Loans disbursed before July 1, 1993; eligible for an additional type of hardship deferment, which is separate and different from an economic hardship deferment. A borrower may defer repayment for hardship, as determined by the school (for example, if the borrower is facing a prolonged period of illness or unemployment). A borrower may qualify for unlimited deferments due to hardship.

Interest will continue to accrue during the hardship deferment.

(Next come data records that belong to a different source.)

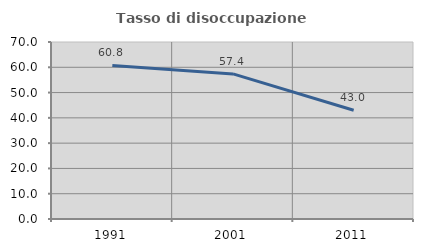
| Category | Tasso di disoccupazione giovanile  |
|---|---|
| 1991.0 | 60.751 |
| 2001.0 | 57.377 |
| 2011.0 | 43.011 |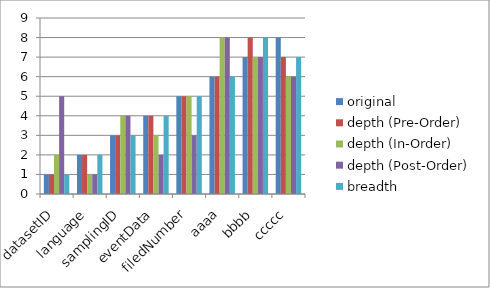
| Category | original | depth (Pre-Order) | depth (In-Order) | depth (Post-Order) | breadth |
|---|---|---|---|---|---|
| datasetID | 1 | 1 | 2 | 5 | 1 |
| language | 2 | 2 | 1 | 1 | 2 |
| samplingID | 3 | 3 | 4 | 4 | 3 |
| eventData | 4 | 4 | 3 | 2 | 4 |
| filedNumber | 5 | 5 | 5 | 3 | 5 |
| aaaa | 6 | 6 | 8 | 8 | 6 |
| bbbb | 7 | 8 | 7 | 7 | 8 |
| ccccc | 8 | 7 | 6 | 6 | 7 |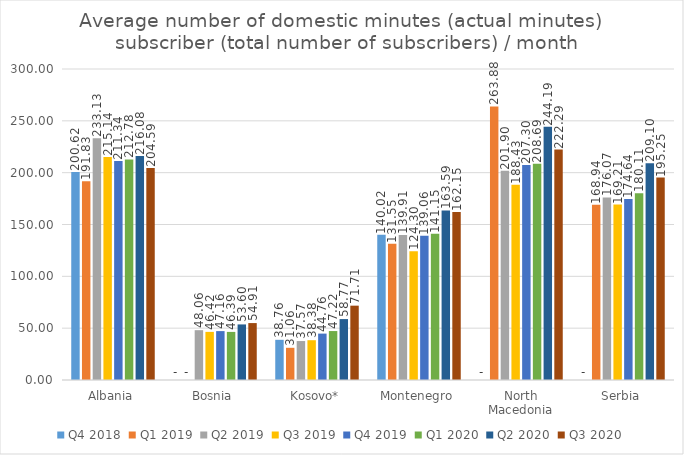
| Category | Q4 2018 | Q1 2019 | Q2 2019 | Q3 2019 | Q4 2019 | Q1 2020 | Q2 2020 | Q3 2020 |
|---|---|---|---|---|---|---|---|---|
| Albania | 200.625 | 191.827 | 233.13 | 215.144 | 211.34 | 212.777 | 216.083 | 204.586 |
| Bosnia | 0 | 0 | 48.06 | 46.419 | 47.165 | 46.393 | 53.605 | 54.909 |
| Kosovo* | 38.763 | 31.061 | 37.573 | 38.381 | 44.758 | 47.218 | 58.767 | 71.711 |
| Montenegro | 140.021 | 131.549 | 139.906 | 124.304 | 139.064 | 141.151 | 163.588 | 162.152 |
| North Macedonia | 0 | 263.88 | 201.903 | 188.428 | 207.299 | 208.692 | 244.189 | 222.293 |
| Serbia | 0 | 168.937 | 176.075 | 169.207 | 174.642 | 180.108 | 209.096 | 195.246 |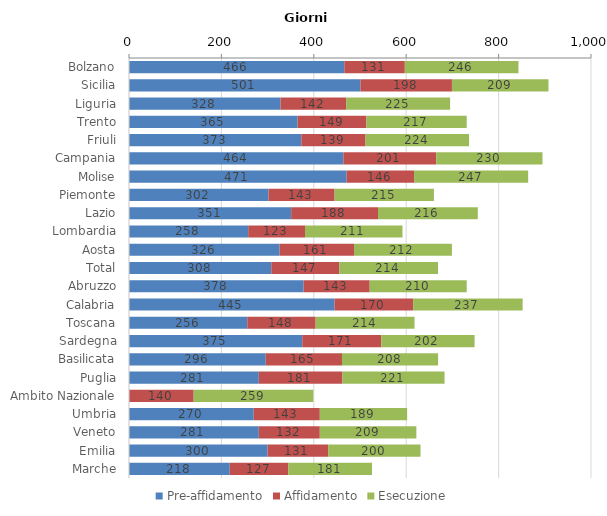
| Category | Pre-affidamento | Affidamento | Esecuzione |
|---|---|---|---|
| Bolzano | 466 | 131 | 246 |
| Sicilia | 501 | 198 | 209 |
| Liguria | 328 | 142 | 225 |
| Trento | 365 | 149 | 217 |
| Friuli | 373 | 139 | 224 |
| Campania | 464 | 201 | 230 |
| Molise | 471 | 146 | 247 |
| Piemonte | 302 | 143 | 215 |
| Lazio | 351 | 188 | 216 |
| Lombardia | 258 | 123 | 211 |
| Aosta | 326 | 161 | 212 |
| Total | 308 | 147 | 214 |
| Abruzzo | 378 | 143 | 210 |
| Calabria | 445 | 170 | 237 |
| Toscana | 256 | 148 | 214 |
| Sardegna | 375 | 171 | 202 |
| Basilicata | 296 | 165 | 208 |
| Puglia | 281 | 181 | 221 |
| Ambito Nazionale | 0 | 140 | 259 |
| Umbria | 270 | 143 | 189 |
| Veneto | 281 | 132 | 209 |
| Emilia | 300 | 131 | 200 |
| Marche | 218 | 127 | 181 |

Also, hardship deferments do not have post-deferment grace periods.

Internship/Residency

A borrower who is serving in a medical internship or residency program is not considered to be in school for deferment purposes and may not receive an in-school deferment on that Perkins Loan for the internship or residency program; however, the borrower is eligible for an internship deferment for up to two years.

The internship must also be required by a state licensing agency as a prerequisite for certification of the individual for professional practice or service. The borrower must provide the school certification from an official of the appropriate state licensing agency indicating that the successful completion of the internship is required by the state licensing agency as a prerequisite for certification for professional practice or service. The borrower must further provide a statement from the organization where the borrower will be an intern certifying:

  • that applicants must hold a bachelor's degree to be admitted into the internship program;
  • that the borrower has been accepted into the internship program; and
  • the dates when the borrower is expected to begin and complete the program.

Deferment Exclusive to Perkins Loans Made Before July 1, 1993, and NDSLs Made Between October 1, 1980, and July 1, 1993

Contact the university regarding deferment periods for these deferment types.

The deferments in this section are only available for Perkins Loans made before July 1, 1993, and NDSLs made between October 1, 1980 and July 1, 1993. See the subsections following this list for more details on these deferments and for information on additional deferments.

A borrower may defer repayment for up to three years and interest will not accrue while he or she is:

  • a member of the U.S. Army, Navy, Air Force, Marines, or Coast Guard;
  • a member of the National Guard or the Reserves serving a period of full-time active duty in the armed forces;
  • an officer in the Commissioned Corps of the U.S. Public Health Service;
  • (for Perkins Loans made before July 1, 1993, only) on full-time active duty as a member of the National Oceanic and Atmospheric Administration Corps;
  • a Peace Corps or AmeriCorps*VISTA (under Title I, Part A of the Domestic Volunteer Service Act of 1973) volunteer or comparable service (see below);
  • temporarily totally disabled or unable to work because he or she must care for a spouse or other dependent who is so disabled;
  • (for Perkins Loans made before July 1, 1993, only) a working mother (up to 12 months deferment); and
  • (for Perkins Loans made before July 1, 1993, only) a new parent (up to six months deferment).